Where OIDC is configured as an authentication service, an access token token must be obtained from the identity provider (IdP) and submitted with the FMR REST API request as a 'Bearer' token using the Authorization header.

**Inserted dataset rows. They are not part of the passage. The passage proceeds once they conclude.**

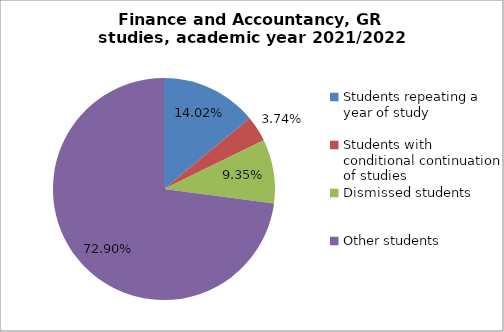
| Category | Series 0 |
|---|---|
| Students repeating a year of study | 15 |
| Students with conditional continuation of studies | 4 |
| Dismissed students | 10 |
| Other students | 78 |
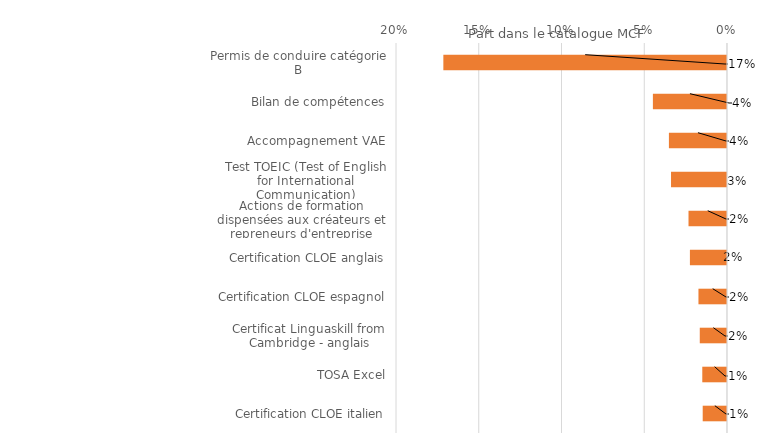
| Category | Series 0 |
|---|---|
| Permis de conduire catégorie B | 0.171 |
| Bilan de compétences | 0.045 |
| Accompagnement VAE | 0.035 |
| Test TOEIC (Test of English for International Communication) | 0.034 |
| Actions de formation dispensées aux créateurs et repreneurs d'entreprise | 0.023 |
| Certification CLOE anglais | 0.022 |
| Certification CLOE espagnol | 0.017 |
| Certificat Linguaskill from Cambridge - anglais | 0.016 |
| TOSA Excel | 0.015 |
| Certification CLOE italien | 0.015 |
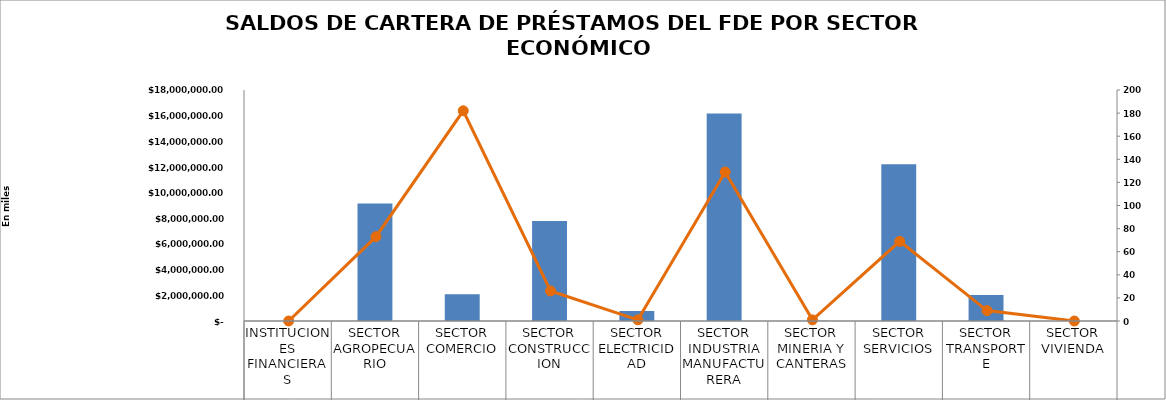
| Category |  Saldo del Crédito en Miles US$ |
|---|---|
| INSTITUCIONES FINANCIERAS | 0 |
| SECTOR AGROPECUARIO | 9161172.96 |
| SECTOR COMERCIO | 2084369.81 |
| SECTOR CONSTRUCCION | 7794452.43 |
| SECTOR ELECTRICIDAD | 770503.46 |
| SECTOR INDUSTRIA MANUFACTURERA | 16168924.39 |
| SECTOR MINERIA Y CANTERAS | 23347.26 |
| SECTOR SERVICIOS | 12212491.6 |
| SECTOR TRANSPORTE | 2034264.36 |
| SECTOR VIVIENDA | 0 |
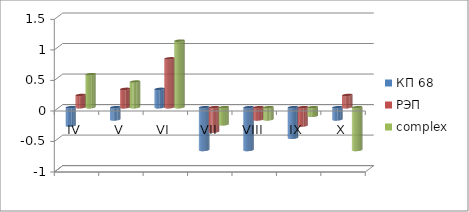
| Category | КП 68 | РЭП  | complex |
|---|---|---|---|
| IV | -0.3 | 0.2 | 0.54 |
| V | -0.2 | 0.3 | 0.42 |
| VI | 0.3 | 0.8 | 1.09 |
| VII | -0.7 | -0.4 | -0.28 |
| VIII | -0.7 | -0.2 | -0.2 |
| IX | -0.5 | -0.3 | -0.14 |
| X | -0.2 | 0.2 | -0.7 |
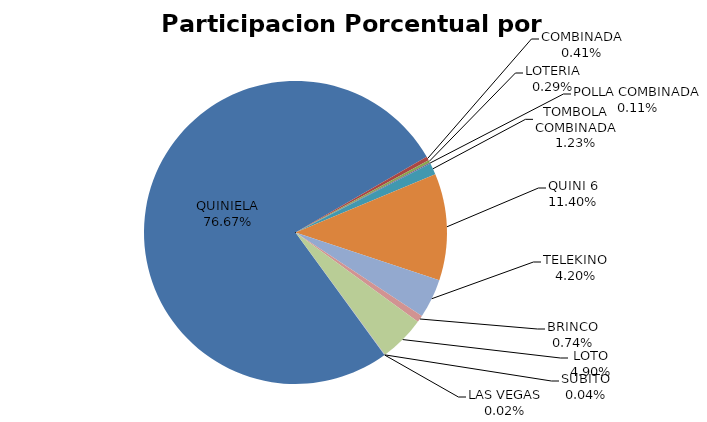
| Category | Series 0 |
|---|---|
| QUINIELA | 26908704.19 |
| COMBINADA | 143311.36 |
| LOTERIA | 100316.538 |
| POLLA COMBINADA | 38406 |
| TOMBOLA COMBINADA | 433165.5 |
| QUINI 6 | 3999680.4 |
| TELEKINO | 1473088.5 |
| BRINCO | 260444.651 |
| LOTO | 1721227.6 |
| SUBITO | 13514.4 |
| LAS VEGAS | 5879.43 |
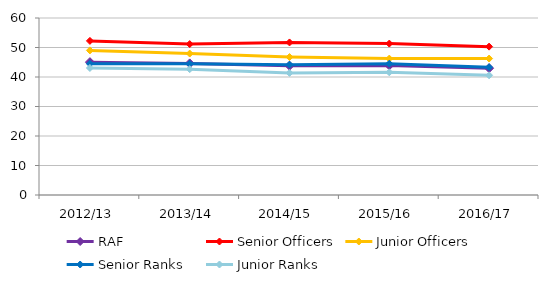
| Category | RAF | Senior Officers | Junior Officers | Senior Ranks | Junior Ranks |
|---|---|---|---|---|---|
| 2012/13 | 45.039 | 52.242 | 49.017 | 44.481 | 43.061 |
| 2013/14 | 44.609 | 51.161 | 47.949 | 44.48 | 42.656 |
| 2014/15 | 43.826 | 51.711 | 46.761 | 44.187 | 41.39 |
| 2015/16 | 43.935 | 51.331 | 46.234 | 44.513 | 41.592 |
| 2016/17 | 42.993 | 50.294 | 46.252 | 43.331 | 40.571 |
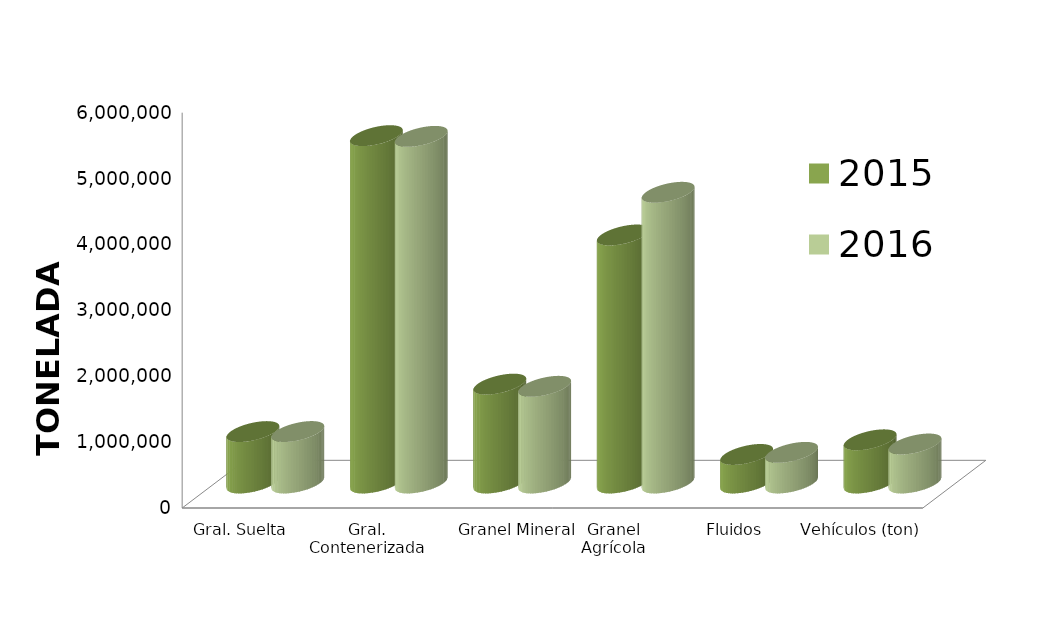
| Category | 2015 | 2016 |
|---|---|---|
| Gral. Suelta | 780447.331 | 780884.531 |
| Gral. Contenerizada | 5271871.292 | 5260918.542 |
| Granel Mineral | 1500492.89 | 1467349.948 |
| Granel Agrícola | 3764245.345 | 4412046.888 |
| Fluidos | 433197.354 | 464854.204 |
| Vehículos (ton) | 655335.746 | 591924.5 |
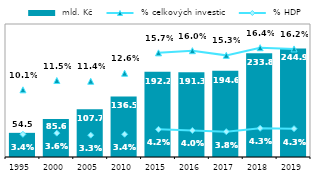
| Category |  mld. Kč |
|---|---|
| 1995.0 | 54.488 |
| 2000.0 | 85.6 |
| 2005.0 | 107.746 |
| 2010.0 | 136.519 |
| 2015.0 | 192.247 |
| 2016.0 | 191.276 |
| 2017.0 | 194.625 |
| 2018.0 | 233.83 |
| 2019.0 | 244.873 |
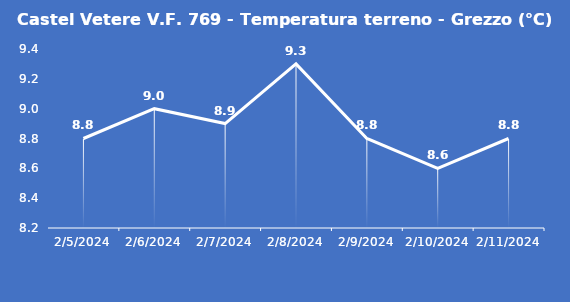
| Category | Castel Vetere V.F. 769 - Temperatura terreno - Grezzo (°C) |
|---|---|
| 2/5/24 | 8.8 |
| 2/6/24 | 9 |
| 2/7/24 | 8.9 |
| 2/8/24 | 9.3 |
| 2/9/24 | 8.8 |
| 2/10/24 | 8.6 |
| 2/11/24 | 8.8 |
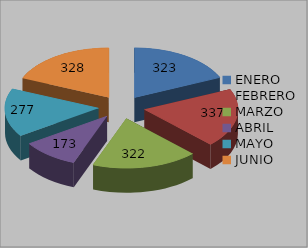
| Category | Series 0 |
|---|---|
| ENERO | 323 |
| FEBRERO | 337 |
| MARZO | 322 |
| ABRIL | 173 |
| MAYO | 277 |
| JUNIO | 328 |
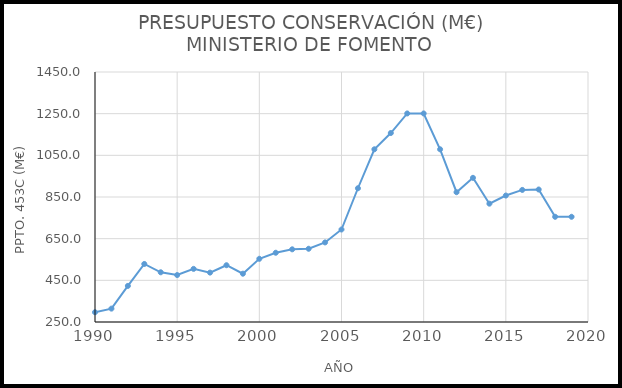
| Category | PRESUPUESTO (M€) |
|---|---|
| 1990.0 | 296.9 |
| 1991.0 | 314.2 |
| 1992.0 | 423.2 |
| 1993.0 | 528.6 |
| 1994.0 | 488.6 |
| 1995.0 | 475.4 |
| 1996.0 | 505 |
| 1997.0 | 487.1 |
| 1998.0 | 522.5 |
| 1999.0 | 481.9 |
| 2000.0 | 553.4 |
| 2001.0 | 582.4 |
| 2002.0 | 598.9 |
| 2003.0 | 601.6 |
| 2004.0 | 632 |
| 2005.0 | 694 |
| 2006.0 | 892 |
| 2007.0 | 1079 |
| 2008.0 | 1157 |
| 2009.0 | 1251 |
| 2010.0 | 1251 |
| 2011.0 | 1079 |
| 2012.0 | 873 |
| 2013.0 | 942 |
| 2014.0 | 818 |
| 2015.0 | 857 |
| 2016.0 | 884 |
| 2017.0 | 886 |
| 2018.0 | 755 |
| 2019.0 | 755 |
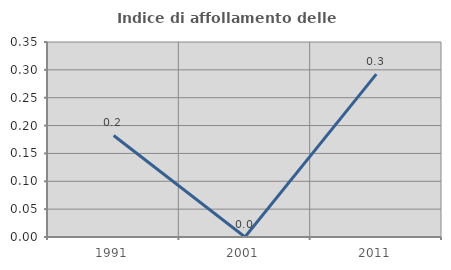
| Category | Indice di affollamento delle abitazioni  |
|---|---|
| 1991.0 | 0.182 |
| 2001.0 | 0 |
| 2011.0 | 0.292 |
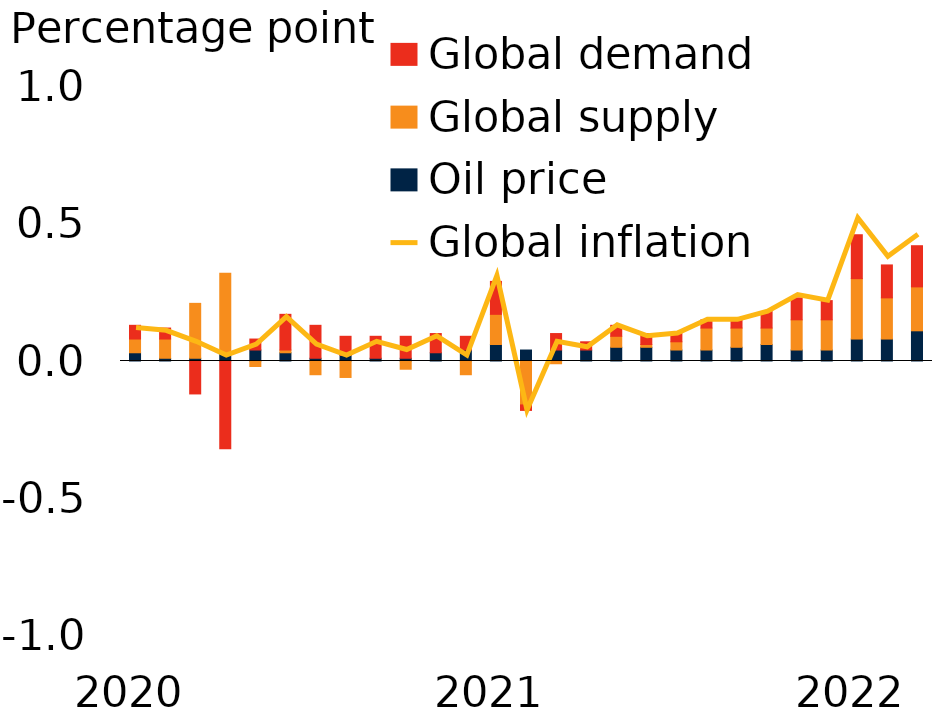
| Category | Oil price | Global supply | Global demand |
|---|---|---|---|
| 2020 | 0.03 | 0.05 | 0.05 |
| 2020m2 | 0.01 | 0.07 | 0.04 |
| 2020m3 | 0.01 | 0.2 | -0.12 |
| 2020m4 | 0.03 | 0.29 | -0.32 |
| 2020m5 | 0.04 | -0.02 | 0.04 |
| 2020m6 | 0.03 | 0.01 | 0.13 |
| 2020m7 | 0.01 | -0.05 | 0.12 |
| 2020m8 | 0.02 | -0.06 | 0.07 |
| 2020m9 | 0.01 | 0 | 0.08 |
| 2020m10 | 0.01 | -0.03 | 0.08 |
| 2020m11 | 0.03 | 0 | 0.07 |
| 2020m12 | 0.04 | -0.05 | 0.05 |
| 2021 | 0.06 | 0.11 | 0.12 |
| 2021m2 | 0.04 | -0.16 | -0.02 |
| 2021m3 | 0.04 | -0.01 | 0.06 |
| 2021m4 | 0.04 | 0 | 0.03 |
| 2021m5 | 0.05 | 0.04 | 0.04 |
| 2021m6 | 0.05 | 0.01 | 0.04 |
| 2021m7 | 0.04 | 0.03 | 0.03 |
| 2021m8 | 0.04 | 0.08 | 0.03 |
| 2021m9 | 0.05 | 0.07 | 0.03 |
| 2021m10 | 0.06 | 0.06 | 0.06 |
| 2021m11 | 0.04 | 0.11 | 0.08 |
| 2021m12 | 0.04 | 0.11 | 0.07 |
| 2022 | 0.08 | 0.22 | 0.16 |
| 2022m2 | 0.08 | 0.15 | 0.12 |
| 2022m3 | 0.11 | 0.16 | 0.15 |
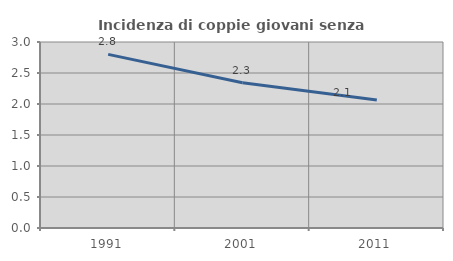
| Category | Incidenza di coppie giovani senza figli |
|---|---|
| 1991.0 | 2.8 |
| 2001.0 | 2.344 |
| 2011.0 | 2.066 |

The following example illustrates the process using a Keycloak IdP:
Register the client with Keycloak¶
The app or script must first be registered as a client with Keycloak, ensuring the Service Account role is enabled. This activates OAuth 2.0 Client Credentials Grant allowing the client to authenticate to Keycloak using its client-id and client-secret, and retrieve access tokens.
Get an access token¶
Exchange the app's client-id and client-secret for an access token using the Keycloak token endpoint:
curl -i "http://{keycloak-host}/realms/{realm}/protocol/openid-connect/token" \ # (1)!
-X POST \
-d "grant_type=client_credentials" \
-d "client_id='{client-id}'" \ # (2)!
-d "client_secret='{client-secret}'" # (3)!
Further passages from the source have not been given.